If that sounds garbled, it’s because I am not a brilliant philosopher. Daniel Dennett, however, is, and he is also an heir to Wittgenstein, so I will let him do my work for me. As we try to make sense of the world, Dennett says, we adopt a provisional stance. If the stance is useful, we acknowledge (sometimes explicitly but usually implicitly) that its basic axioms, principles and terminology are conducive to discovering the truth, and the stance becomes less provisional. It starts to harden into something like a paradigm.
Adopting the right paradigm, though, is no mere matter of negotiating terms. The terms have to work, and as they work, they tend to group themselves into different levels of precision.
Joshua Rothman beautifully captures Dennett’s idea of stances, levels and precision in a recent profile in the New Yorker. He writes:
Some objects are mere assemblages of atoms to us, and have only a physical dimension; when we think of them, [Dennett] says, we adopt a “physicalist stance”—the stance we inhabit when, using equations, we predict the direction of a tropical storm. When it comes to more sophisticated objects, which have purposes and functions, we typically adopt a “design stance.” We say that a leaf’s “purpose” is to capture energy from sunlight, and that a nut and bolt are designed to fit together. Finally, there are objects that seem to have beliefs and desires, toward which we take the “intentional stance.”

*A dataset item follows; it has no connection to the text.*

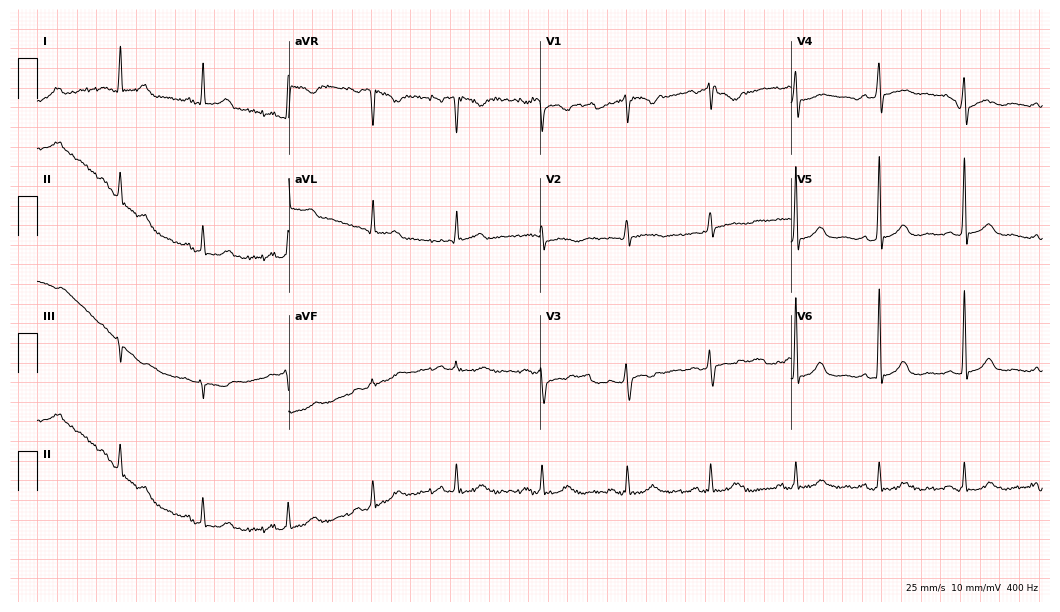
12-lead ECG from a woman, 62 years old. Screened for six findings — first-degree AV block, right bundle branch block, left bundle branch block, sinus bradycardia, atrial fibrillation, sinus tachycardia — none is recorded. Other findings, if any, are not listed.

If you’re playing chess with a chess computer, you don’t scrutinize the conductive properties of its circuits or contemplate the inner workings of its operating system (the physicalist and design stances, respectively); you ask how the program is thinking, what it’s planning, what it “wants” to do. These different stances capture different levels of reality, and our language reveals which one we’ve adopted. We say that proteins fold (the physicalist stance), but that eyes see (the design stance). We say that the chess computer “anticipated” our move, that the driverless car “decided” to swerve when the deer leaped into the road.

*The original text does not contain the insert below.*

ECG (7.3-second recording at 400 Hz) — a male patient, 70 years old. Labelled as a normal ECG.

Life, like science, is an experiment. My experiment has led me to analyze the world in almost exactly the same style as Dennett, if several notches below him in terms of insight achieved. There are certain stances that seem indispensable for understanding the world. They are not written in stone. We discover them and, yes, in a certain sense, create them as we probe the world around us. That does not mean we make it all up, but it does mean that our language and thought take an active role in dividing the world up into its constituent parts and describing their structure and dynamics.
Wittgenstein was right when he said language creates a picture of the world. But that picture will never be finished, and we can never step outside it to check whether our stance (or paradigm or language game–you pick) is the right one. But, in the word’s of Wodehouse, Wittgenstein’s favorite comedic writer, we do not repine; we stagger on.